The sheer volume of customers and long lineups during the holiday season is stressful enough.

Retail workers don’t need people screaming in their faces just to top it all off.

Respect is a two way street.

Today at work, I spent some time with a woman who was looking for a specific item.

We didn’t have it in stock so I checked another store for her and offered to call them and put it on hold.

This wasn’t an act of kindness.

This was me doing my job.

After, I overheard the woman telling my coworker how great we all are and that I gave her excellent customer service.

I spent the rest of my shift with a smile on my face, eager to help more customers.

It may seem so simple, but being kind to retail workers at the busiest time of the year can really make an impact on their day.

As you shop this holiday season, remember that — as cheesy as it may sound — the holidays are about giving and spending time with friends and family.

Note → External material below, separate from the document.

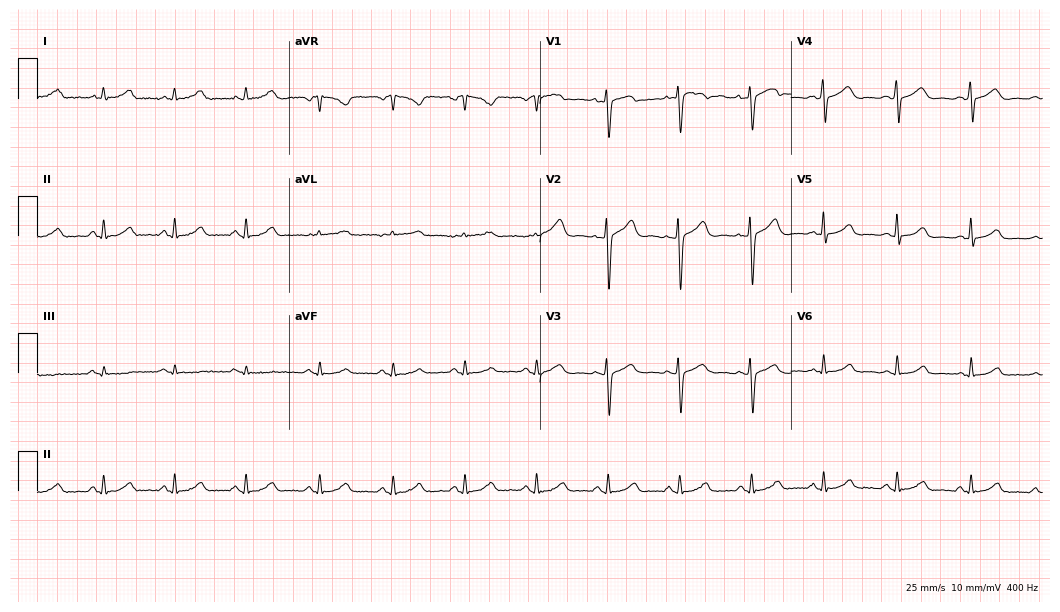
12-lead ECG from a 41-year-old female patient. Recorded interpretation: within normal limits.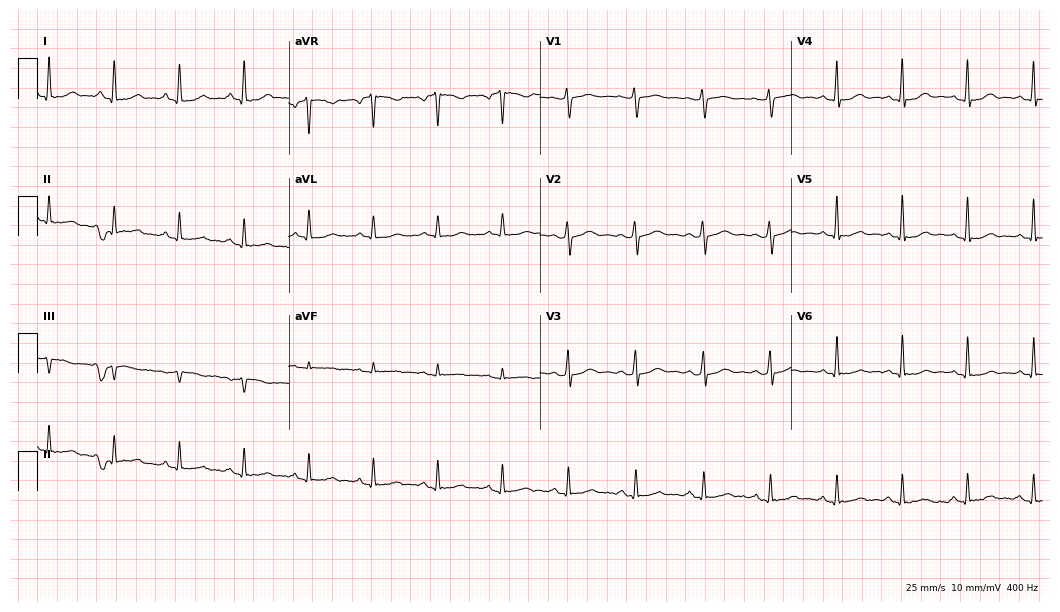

Retail workers are usually required to work Christmas Eve and Boxing Day.

While you’re yelling at them for overcharging you at the register, remember they are people too.

They are probably missing a family dinner to work at a minimum wage job and in most situations, whatever you’re mad about is completely out of their hands.

Holiday gifts can’t happen without retail workers.

If you can’t maintain patience in the mall on a Saturday afternoon, then you do have the option to just stay at home and buy all your gifts online.

We aren’t Santa’s slaves, we’re just as human as you.